TASK DATA section start

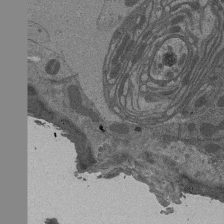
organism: Drosophila
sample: Antenna
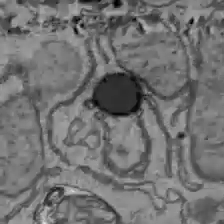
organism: C57BL Mouse
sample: Liver
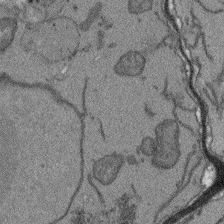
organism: Arabidopsis thaliana
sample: Root tip
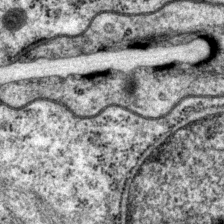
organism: P. pacificus
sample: Pharynx
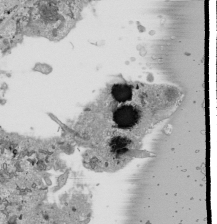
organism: Human
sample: Mitochondria in HCT116 cells
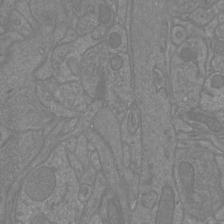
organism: Mouse
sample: Cortical neurons
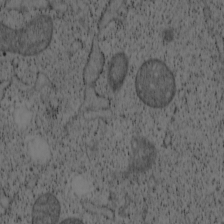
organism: African green monkey
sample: COS-7 cells
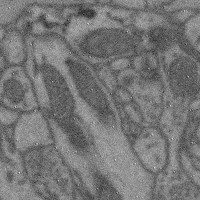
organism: Mouse
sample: Cerebral cortex
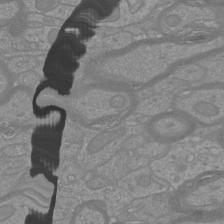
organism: Mouse
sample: Cortical neurons
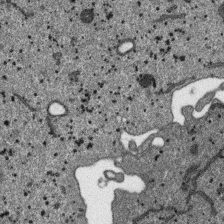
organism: Human
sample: Lung epithelial cells infected with SARS-CoV-2
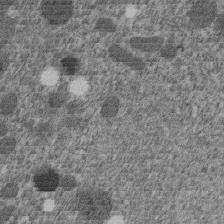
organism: C. elegans
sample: C. elegans embryo early stage
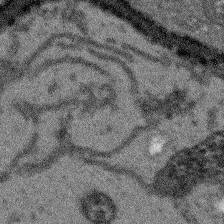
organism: Arabidopsis thaliana
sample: Root tip

TASK DATA section end

- **WHAT TO PRODUCE**
Could you set down every entry above exactly as it stands, with no images?

- **SOLUTION TO THIS EXERCISE**
organism: Drosophila
sample: Antenna
organism: C57BL Mouse
sample: Liver
organism: Arabidopsis thaliana
sample: Root tip
organism: P. pacificus
sample: Pharynx
organism: Human
sample: Mitochondria in HCT116 cells
organism: Mouse
sample: Cortical neurons
organism: African green monkey
sample: COS-7 cells
organism: Mouse
sample: Cerebral cortex
organism: Mouse
sample: Cortical neurons
organism: Human
sample: Lung epithelial cells infected with SARS-CoV-2
organism: C. elegans
sample: C. elegans embryo early stage
organism: Arabidopsis thaliana
sample: Root tip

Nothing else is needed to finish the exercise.